Puis elles retournent au même perchoir où elles se rendent chaque soir depuis que les oies se sont réfugiées à Doñana pour passer l’hiver : la colline des oies. Une dune mobile qui s’élève à 30 mètres et qui sépare le marais de l’océan Atlantique.
Pourquoi s’y perchent-elles ? Pour digérer. Les oies, par milliers, se posent sur leur colline, qui est sablonneuse, et avalent des grains pour briser la nourriture dans leur gésier.
Elles sont si nombreuses à se rassembler que la dune a servi pendant des décennies de terrain de chasse recherché pour les oies. Et tant de coups de feu ont été tirés sur la colline que les plombs enterrés infestent l’endroit. Les oies les avalent en cherchant le sable qui les aide à digérer leur nourriture, et s’empoisonnent souvent avec le plomb laissé là par les innombrables jours de chasse.
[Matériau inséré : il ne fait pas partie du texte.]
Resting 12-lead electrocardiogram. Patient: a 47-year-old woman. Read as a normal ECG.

Les oies traversent donc un continent pour se rendre à leur refuge hivernal, qu’elles trouvent sec et sans nourriture. Elles s’aventurent alors dans les rizières pour manger, hors de leur zone humide protégée, et retournent sur leur colline pour dormir et digérer. Mais en réalité, beaucoup ont été empoisonnées par du sable contaminé par des plombs.
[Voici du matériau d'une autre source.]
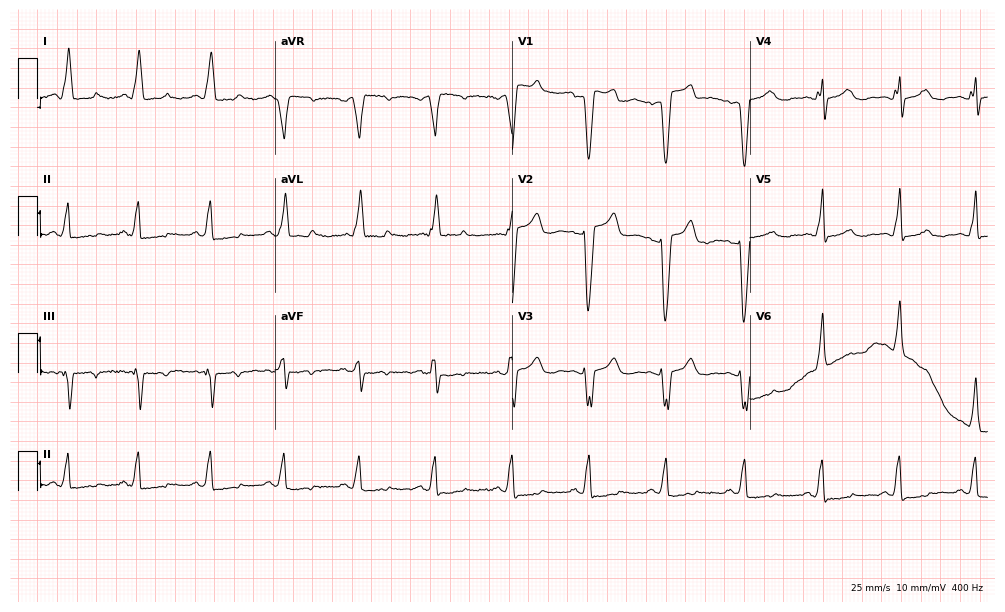
Resting 12-lead electrocardiogram. Patient: a female, 67 years old. The tracing shows left bundle branch block.

« Il ne s’agit pas d’un territoire sauvage, mais d’un territoire résilient qui a dû absorber de nombreux impacts », déclare José María Galán. Doñana me fait réfléchir : c’est une synthèse des problèmes qui se posent dans de nombreux domaines. C’est un laboratoire de la durabilité : quelle est notre capacité à respecter l’environnement et à continuer à vivre en tant que société du XXIe siècle ?
Felipe Fuentelsaz, après avoir parcouru tout l’itinéraire extérieur à travers la couronne forestière nord de Doñana, réfléchit à la responsabilité partagée : « Nous voulons penser qu’il existe une solution, mais si nous n’y parvenons pas, ce sera un échec pour nous tous ».
Plus tard, dans ce coude du ruisseau que le guide touristique a appelé « l’arbre de Noël », il avoue lui-même : « Je dois être optimiste, surtout pour ceux qui nous rendent visite, mais ce que je vois ici année après année… ».
Et vous, Galán, comment voyez-vous Doñana dans 10 ou 20 ans ? « Je ne sais pas. Peut-être que la gestion de l’eau et des pins sera plus active, car ce sera la seule façon pour les lagunes d’avoir des ressources. Dans un environnement aussi incertain et ambigu, il n’est pas facile de se projeter dans l’avenir. Cependant, étant optimiste dans l’âme, j’espère qu’elle sera similaire à celle que nous connaissons aujourd’hui.